NOTE: This is just an exercise for educational purpose.

#### Importing the required libraries

In [None]:
import numpy as np
import pandas as pd
import seaborn as sns
import matplotlib.pyplot as plt

## 1. Facts and Figures about our dataset(Understanding the data)

#### Read the csv into a dataframe(df) and print the first 5 rows

In [None]:
df=pd.read_csv("../input/uber-cab-request-data/Uber Request Data.csv.xls")
df.head()

In [None]:
len(df["Request id"].unique())

#### Show the number of rows and columns in the dataset

In [None]:
df.shape

#### Show the number of NaNs in each columns

In [None]:
df.isnull().sum()

#### Show the % of NaNs in each columns

In [None]:
df.isnull().sum()/df.shape[0]*100 # df.shape[0] gives the number of rows

#### Show the details ssuch as column names,dtypes,non-null count for the given data

#### Extracted Info:
##### Number of Rows: 6745
##### Number of Columns: 6
##### Dtype of each column based on the type of data it holds
##### There are 2 numerical(int and float) anf 4 objects columns

In [None]:
df.info()

#### Finding out the statistical summary for both numerical and object columns in one place

In [None]:
df.describe(include="all")

## 2. Cleaning/Handling the data

#### We see that for the column "Request timstamp", the format of DateTime is different for different sections of data. Some have it separated by "-" and some have it separated by "/". 
#### Let us first replace the "/" with "-" to have uniformity and then convert the enite column to standard datatime format using "pd.to_datatime" function.
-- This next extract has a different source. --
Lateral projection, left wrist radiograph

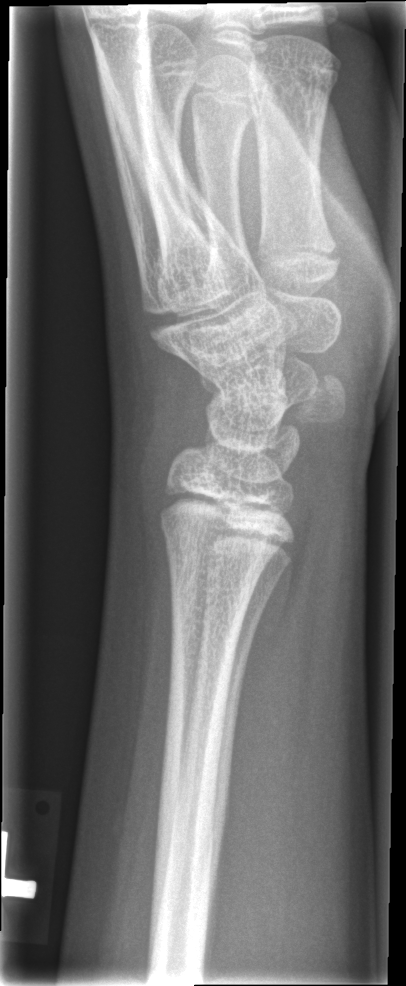
Q: Locate any fractures.
A: Fracture: none labeled

Refer to lines 10,11 and 12.

In [None]:
df["Request timestamp"].value_counts()

In [None]:
df["Request timestamp"]=df["Request timestamp"].astype(str)

In [None]:
df["Request timestamp"] = df["Request timestamp"].apply(lambda x: x.replace('/','-'))

In [None]:
df["Request timestamp"]=pd.to_datetime(df["Request timestamp"],dayfirst=True,format='mixed')
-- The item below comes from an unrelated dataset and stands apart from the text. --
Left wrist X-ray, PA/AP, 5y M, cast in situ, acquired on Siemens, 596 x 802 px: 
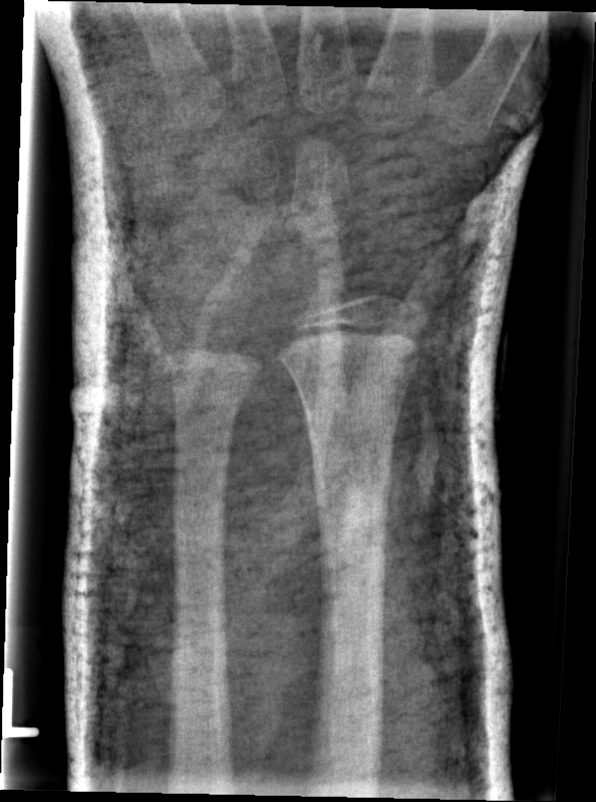
• Pixel coordinates, top-left origin, xyxy.
• Fracture: 310,448,398,516.

#### After doing the datatime conversion, if we pull the info again, we see that "Request timestamp" is converted to "datetime".

In [None]:
df.info()

#### Similarly convert "Drop timestamp" column from "object" to "datatime"

In [None]:
df["Drop timestamp"]=pd.to_datetime(df["Drop timestamp"],dayfirst=True,format='mixed')
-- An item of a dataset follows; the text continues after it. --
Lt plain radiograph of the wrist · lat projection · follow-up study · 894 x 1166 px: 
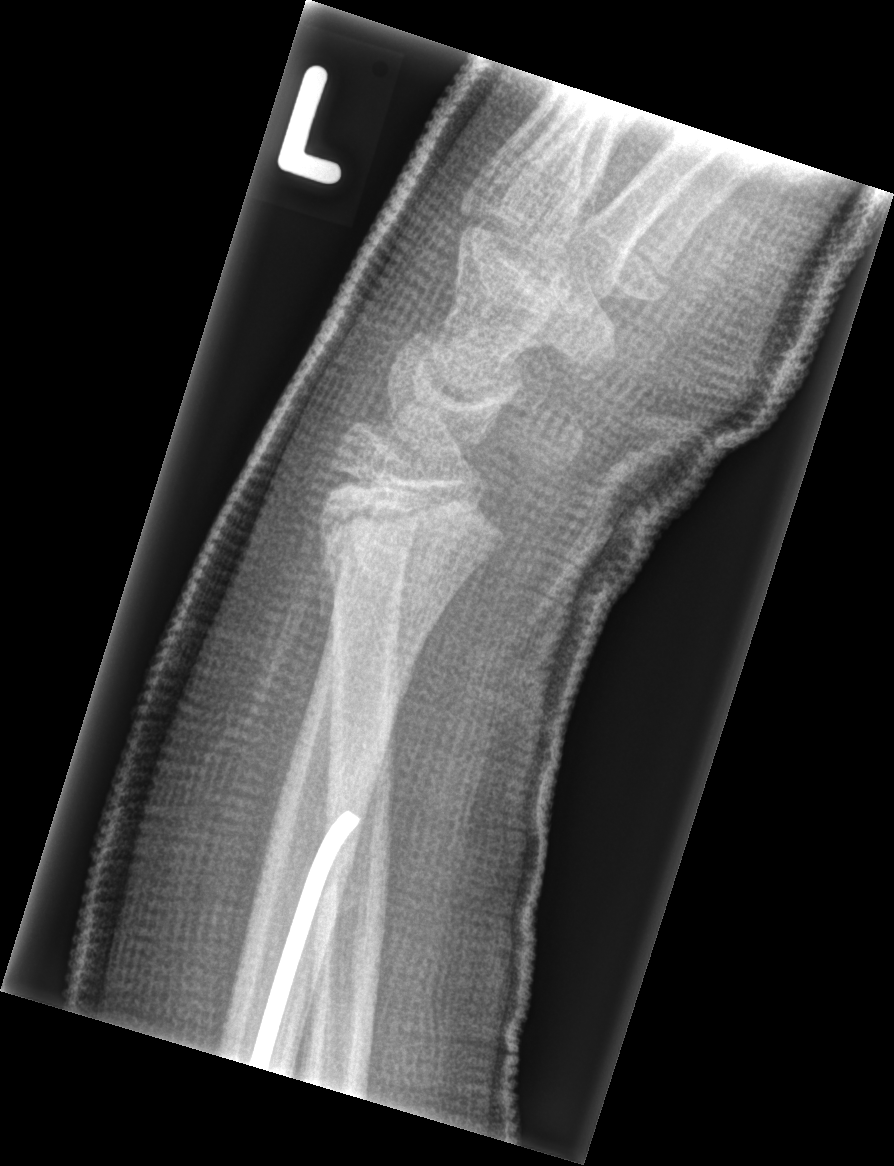 Pixel coordinates, top-left origin, xyxy. Fracture classified AO/OTA 23r-E/2.1; 23u-M/2.1. Metallic hardware — <247,807>-<365,1073>. One bone fracture at <313,464>-<512,606>.

#### Pulling up the info, now we can see both "Request timestamp" and "Drop timestamp" are converted to datatime standard.

In [None]:
df.info()

In [None]:
df["Drop timestamp"]

#### We now add 2 columns "req_hour"(which is Hour of the request during the day) and "req_day"(which is the day of the month) to determine and catogorise the load of cab service requests.

In [None]:
df["req_hour"]=df["Request timestamp"].dt.hour # Fetching the hour number from the request timestamp and Adding a new column "req_hour"

In [None]:
df["req_day"]=df["Request timestamp"].dt.day # Fetching the day number from the request timestamp and Adding a new column "req_day"

## Note: 
#### The NaNs/missing values in the column "Driver_Id" can be ignored.
#### This is because we see that since there were NO CARS AVAILABLE at point of the day after the user tried to book a cab, no driver was alloted the trip and hence the driver_id is empty.
#### Similary, we can ignore the NaNs/missing values in the column "Drop timestamp" as for all of them, the trip is either CANCELLED or NO CARS AVAILABLE.
#### In both the above cases, the data is missing due to a genuine reason and not that it got lost during data collection. Hence, I have not substitued them with any other values based on any logic. 

In [None]:
sns.countplot(x="req_hour",data=df,hue="Status")
plt.show()

# 3. Visualize and Analyse

In [None]:
sns.catplot(x="req_hour",data=df,hue="Pickup point",kind="count")
plt.show()

#### Plot of Status of the trip at different hours of the day and also pick up locations shows that,
#### 1) Between hours 5AM-9AM, the load on cabs are high with almost equal amount of trips getting completed and cancelled.
#### 2) Between hours 5PM-9PM, the load on cabs are significantly high. Hence, there is mismatch between cab demand and availabilty. Hence, we see more of "No cars Available Status".
#### 3) Between hours 5AM-9AM, the users from city is significantly high.
#### 4) Between hours 5PM-9PM, the users from Airport is significantly high.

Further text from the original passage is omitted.